Tencent / caelus

Set of Kubernetes solutions for reusing idle resources of nodes by running extra batch jobs
Other
344 stars 83 forks source link

ERROR: /sys/fs/cgroup/cpu/cpu.offline: no such file or directory #26

Closed MrFireChow closed 2 years ago

MrFireChow commented 2 years ago

Hi,i would like to ask for help that when i deploy caelus on k8s, pods of caelus show the following logs: I1208 17:04:24.202219 7830 feature_gate.go:243] feature gates: &{map[]} I1208 17:04:24.202253 7830 types.go:490] current namespace is NOT host E1208 17:04:24.208590 7830 cpubt.go:56] checking BT file(cpu.offline) err: stat /sys/fs/cgroup/cpu/cpu.offline: no such file or directory I1208 17:04:24.208616 7830 types.go:708] cpu isolate auto detect is enabled, chosen manage policy is: quota W1208 17:04:24.208624 7830 types.go:745] adding non-host namespace prefix for kubelet root dir F1208 17:04:24.208639 7830 types.go:724] cpu manager file(/rootfs/data/cpu_manager_state) err: open /rootfs/data/cpu_manager_state: no such file or directory

I don't know if it is my miss of some steps?

MrFireChow commented 2 years ago

I modify “kubelet_root_dir” ,then the last error(cannot find cpu_manager_state) is fixed, but here comes another problem:

F1209 16:21:09.017311 144120 health_check.go:70] failed init health check config: invalid character ']' looking for beginning of value

I would like to know which config file was checked at this step, please give me a hand, thanks a lot!

ddongchen commented 2 years ago

hi, The error "stat /sys/fs/cgroup/cpu/cpu.offline: no such file or directory" is not very important, for I found the cpu policy has been replaced as "quota", this is Automatic.
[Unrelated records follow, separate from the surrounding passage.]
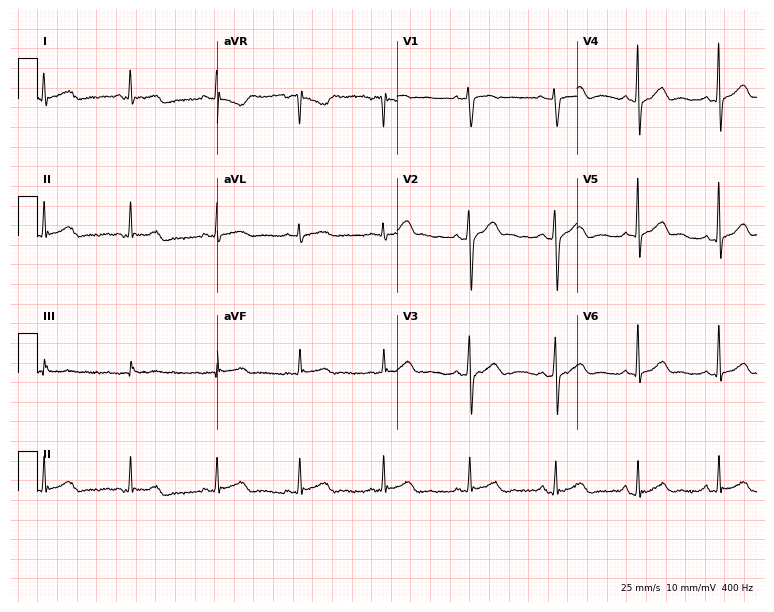
Resting 12-lead electrocardiogram (7.3-second recording at 400 Hz). Patient: a 41-year-old female. Read as a normal ECG.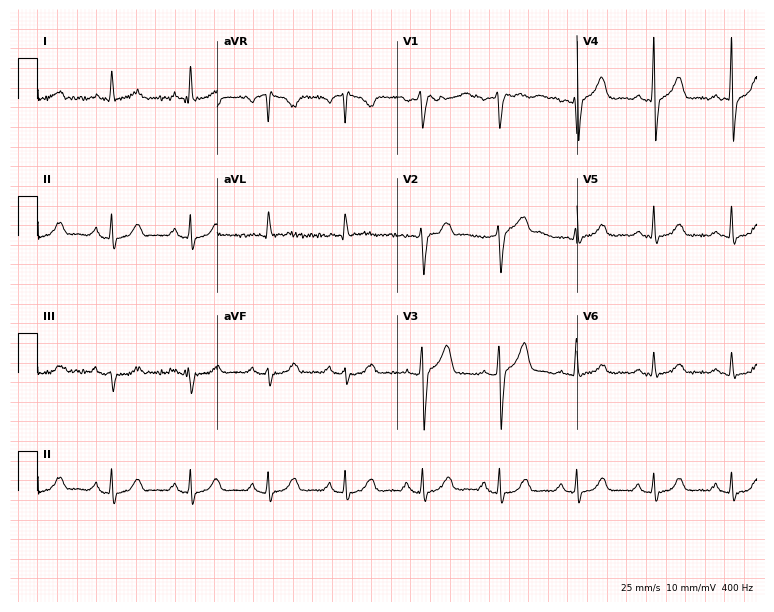
ECG (7.3-second recording at 400 Hz) — a 76-year-old male patient. Labelled as a normal ECG.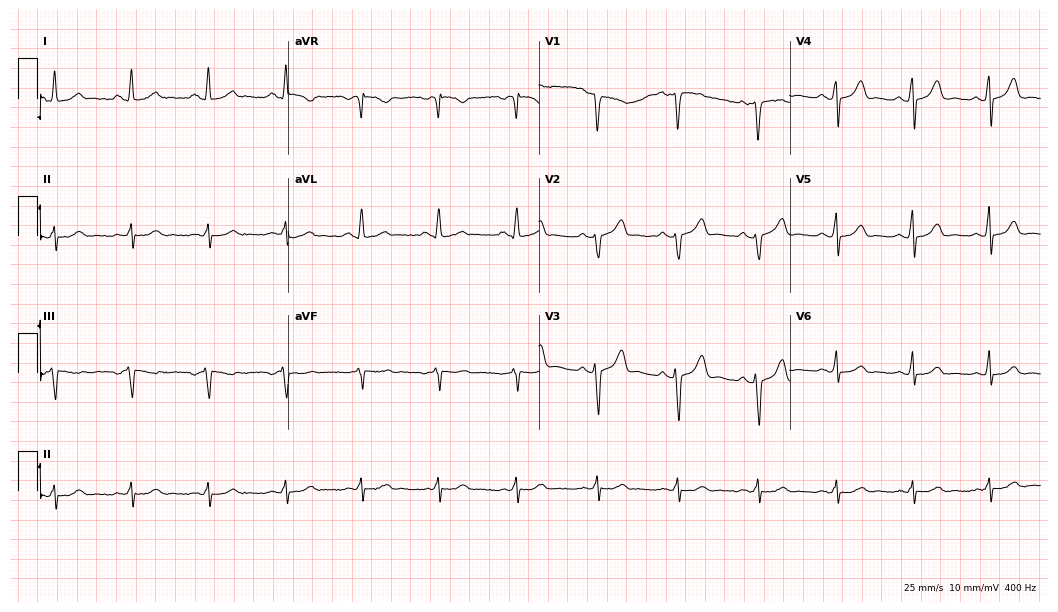
12-lead ECG from a 44-year-old female. Recorded interpretation: within normal limits.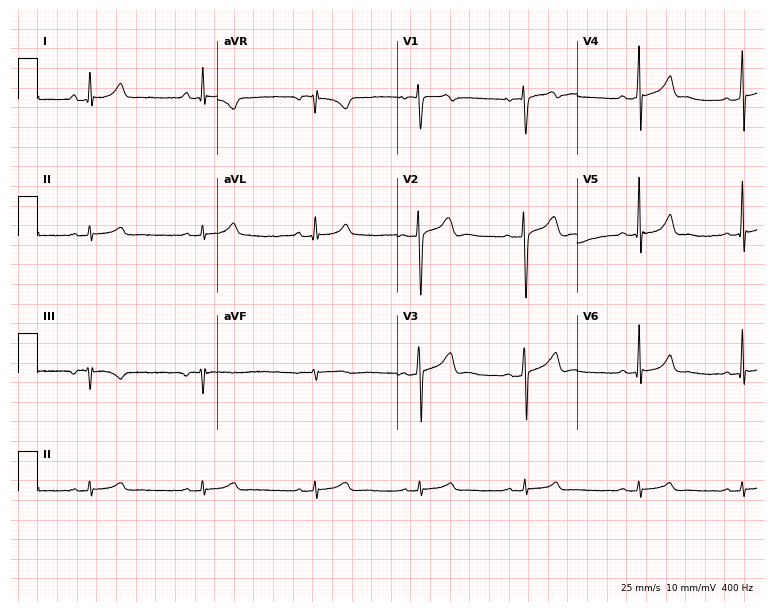
Standard 12-lead ECG recorded from a male, 20 years old. Read as a normal ECG.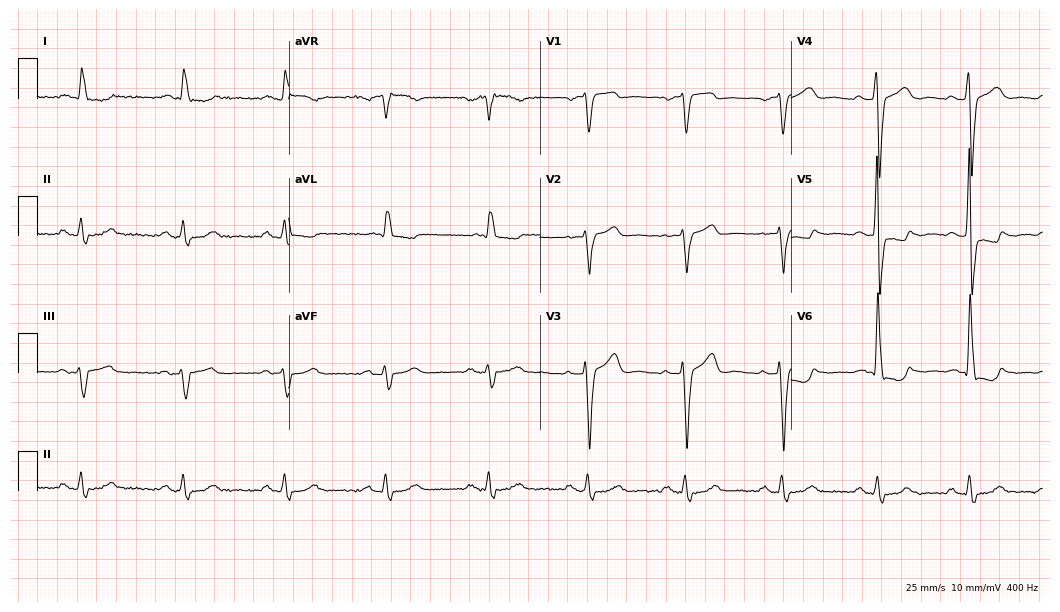
12-lead ECG from a 72-year-old man (10.2-second recording at 400 Hz). Shows left bundle branch block.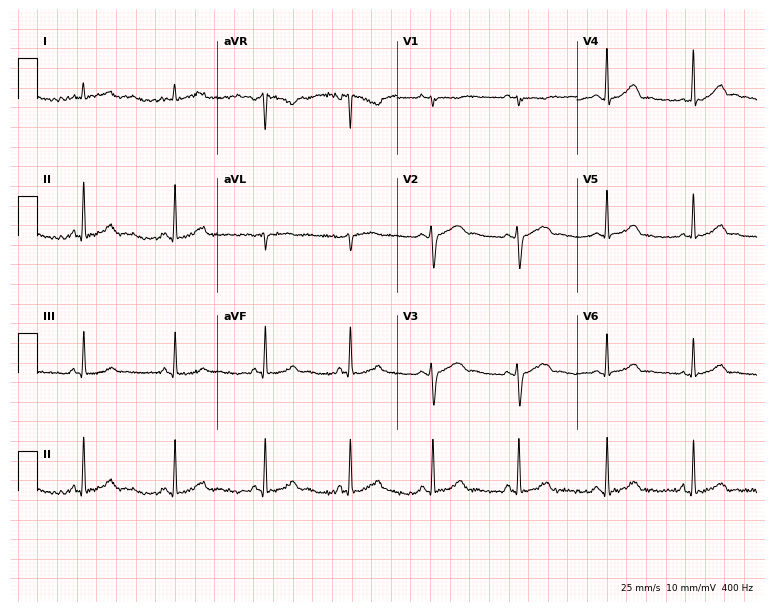
ECG — a 24-year-old female. Labelled as a normal ECG.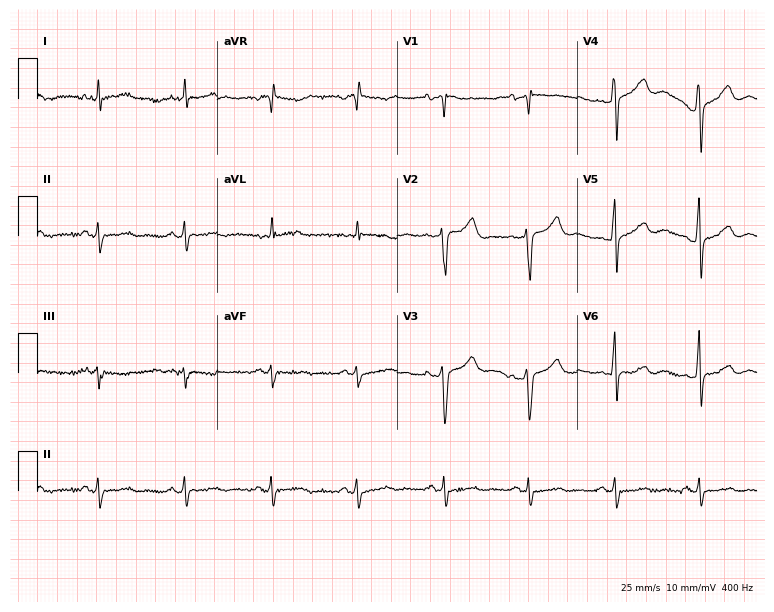
12-lead ECG (7.3-second recording at 400 Hz) from a 73-year-old man. Screened for six findings — first-degree AV block, right bundle branch block, left bundle branch block, sinus bradycardia, atrial fibrillation, sinus tachycardia — none is recorded.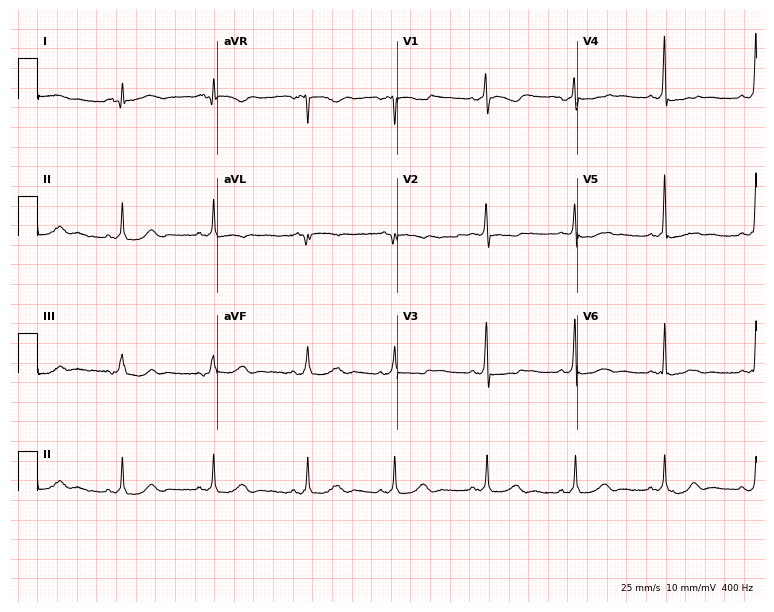
Standard 12-lead ECG recorded from a 70-year-old female (7.3-second recording at 400 Hz). None of these six findings is recorded: first-degree AV block, right bundle branch block, left bundle branch block, sinus bradycardia, atrial fibrillation, sinus tachycardia.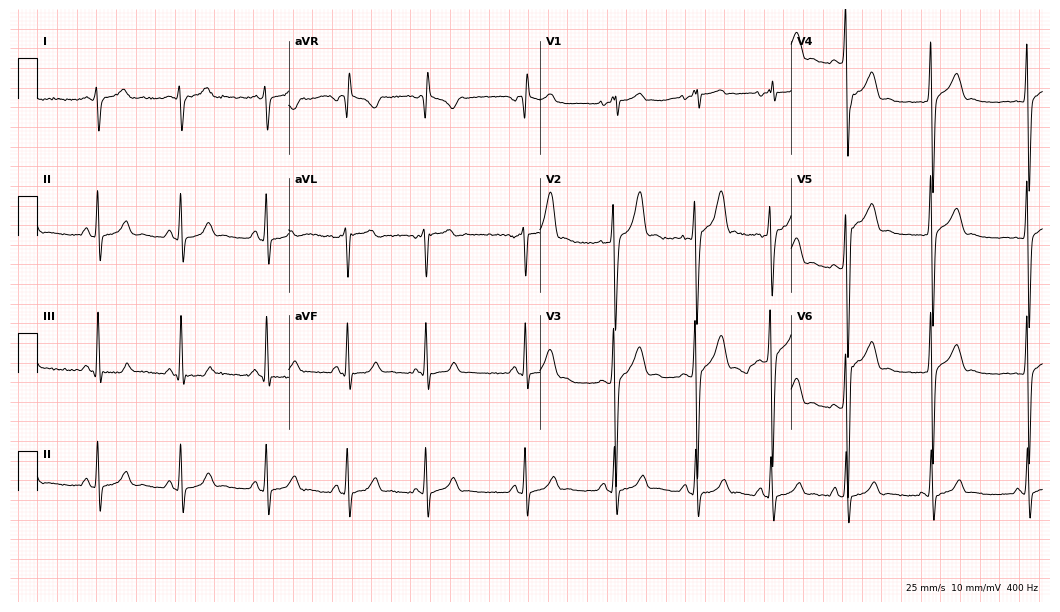
Electrocardiogram (10.2-second recording at 400 Hz), a man, 18 years old. Of the six screened findings (first-degree AV block, right bundle branch block, left bundle branch block, sinus bradycardia, atrial fibrillation, sinus tachycardia), none is recorded. Other findings, if any, are not listed.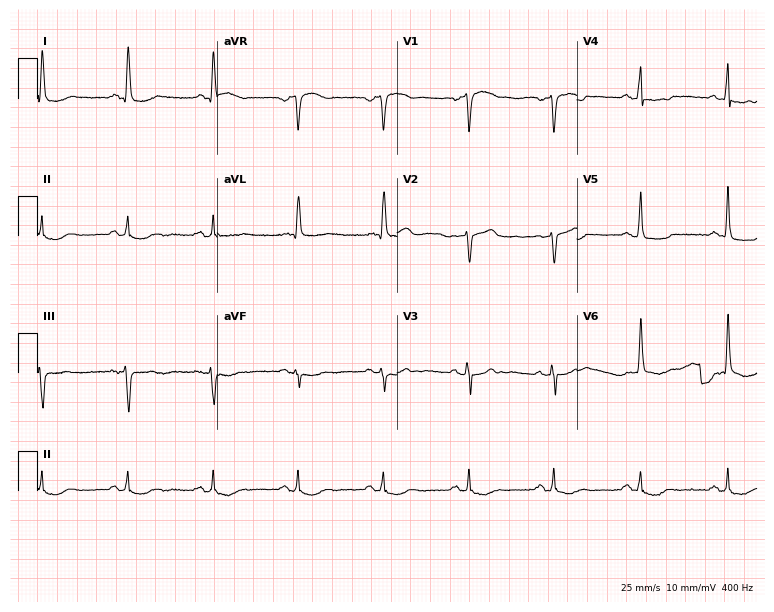
12-lead ECG from a 68-year-old male (7.3-second recording at 400 Hz). No first-degree AV block, right bundle branch block (RBBB), left bundle branch block (LBBB), sinus bradycardia, atrial fibrillation (AF) or sinus tachycardia recorded for this tracing.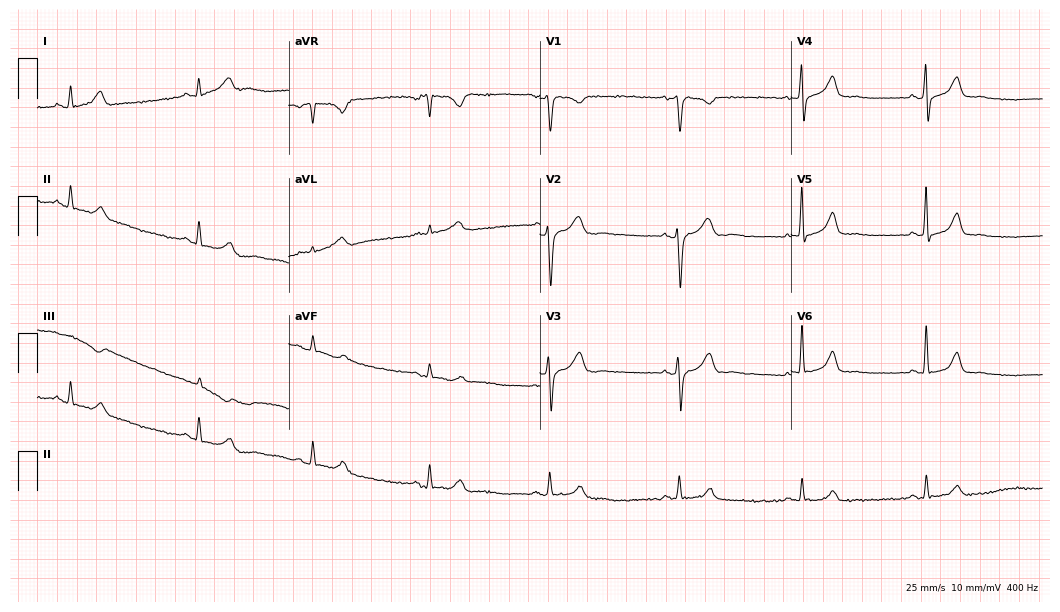
Standard 12-lead ECG recorded from a male patient, 40 years old (10.2-second recording at 400 Hz). Read as a normal ECG.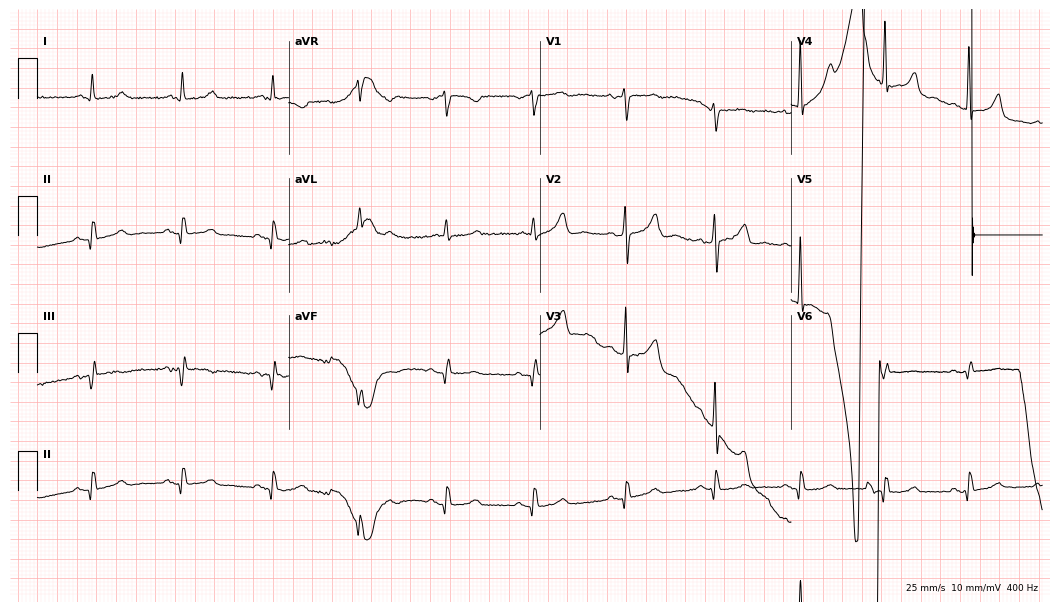
Electrocardiogram (10.2-second recording at 400 Hz), a man, 67 years old. Of the six screened findings (first-degree AV block, right bundle branch block (RBBB), left bundle branch block (LBBB), sinus bradycardia, atrial fibrillation (AF), sinus tachycardia), none is recorded. Only these six findings were labelled.

For "failed init health check config: invalid character ']' looking for beginning of value", you can download the latest code and have a try. Please let me konw if is working.

MrFireChow commented 2 years ago

@ddongchen The latest code works for the error "failed init health check config: invalid character ']' looking for beginning of value", however, another problem occurs:

I1211 10:58:22.200793 164324 manager.go:1158] Started watching for new ooms in manager W1211 10:58:22.200812 164324 manager.go:256] Could not configure a source for OOM detection, disabling OOM events: open /dev/kmsg: no such file or directory I1211 10:58:22.210798 164324 manager.go:272] Starting recovery of all containers I1211 10:58:22.265747 164324 manager.go:277] Recovery completed F1211 10:58:22.273235 164324 cgroup.go:259] cadvisor manager start err: inotify_add_watch /sys/fs/cgroup/cpuacct,cpu: no such file or directory

MrFireChow commented 2 years ago

@ddongchen I find "/sys/fs/cgroup/cpu,cpuacct" in my environment instead of "/sys/fs/cgroup/cpuacct,cpu", then in golang container, i find "/sys/fs/cgroup/cpuacct,cpu", does it matter?

MrFireChow commented 2 years ago

I find this is a bug of cadvisor, and i fix it by: 1.mount -o remount,rw '/sys/fs/cgroup' 2.ln -s /sys/fs/cgroup/cpu,cpuacct /sys/fs/cgroup/cpuacct,cpu

In addition, i suppose that the version of cadvisor needs to be updated.